Are there any other extraordinary declarations that still affect our plans?

In addition to the National Emergency, the Minister of Health and Human Services (HHS) declared a public health emergency in January 2020 and has acted repeatedly to extend this declaration for 90 days. We remind you that while the public health emergency is in force:

  • The employer’s health plans must cover the cost of diagnostic tests for COVID-19 and related services without cost sharing by participants, or the need for prior authorization or other medical management requirements. From 15 January 2022, this coverage was extended to non-prescription (OTC) tests.
  • Employers may offer stand-alone health benefits that are not covered by the Affordable Care Act and other provisions that would in principle prohibit the provision of telehealth benefits to employees that are also not included in the employer’s basic medical coverage.

Are there other temporary rules that are still in force?
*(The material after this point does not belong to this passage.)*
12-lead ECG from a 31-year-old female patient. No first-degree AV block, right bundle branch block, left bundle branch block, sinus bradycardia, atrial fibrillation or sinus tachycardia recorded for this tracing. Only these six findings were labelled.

  • The CARES Act allows pre-deductible coverage of telehealth services for people with high deductible health plans (HDHPs), including those related to health savings accounts (HSA), until 2021. As discussed in detail in our April 2022 article. ., Congress acted to renew this special relief by passing the Consolidated Appropriations Act (CAA) of 2022, but this renewal is effective only from March 31, 2022 to December 31, 2022.
  • The CARES law requires employers’ health plans to cover the cost of COVID-19 vaccines while the public health emergency is in place, and this requirement is already permanent as it has become a preventive service under the rules of the Affordable Care Act that require first dollar coverage for preventative care.
  • During the pandemic, the federal government covered many of the costs associated with COVID-19 on behalf of the public, including paying for the vaccines themselves and purchasing and delivering over-the-counter test kits. These public health expenditures are likely to be temporary and may end when the National Emergency and Public Health Emergencies are officially closed or shortly thereafter. This is important for employers ‘health plans because it will shift the financial burden from paying for vaccines and tests that the federal government currently covers to employers’ plans.
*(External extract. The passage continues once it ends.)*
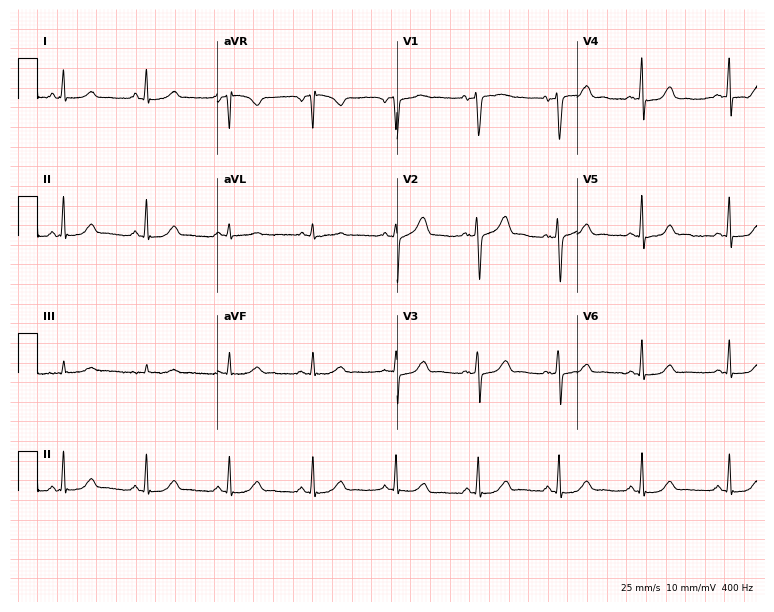
12-lead ECG from a 42-year-old female. Labelled as a normal ECG.

When will these special rules end?

As of the date of this article:

  • The national state of emergency will end on February 28, 2023, in the absence of action by the White House to extend or reduce it.
  • The public health emergency will end on 12 October 2022, in the absence of action by the HHS to extend that date.
  • The HDHP / Telehealth Act expires on December 31, 2022, unless Congress takes renewed action to extend it.

HHS stated that it would inform the public at least 60 days before the official end of the public health emergency. We could also expect the White House to announce the end of the national state of emergency in advance. It is also said that the White House and the HHS can coordinate so that both the public health emergency and the national emergency can end at the same time, but this is just speculation at the moment.

Is there anything we need to do to prepare when these temporary provisions expire?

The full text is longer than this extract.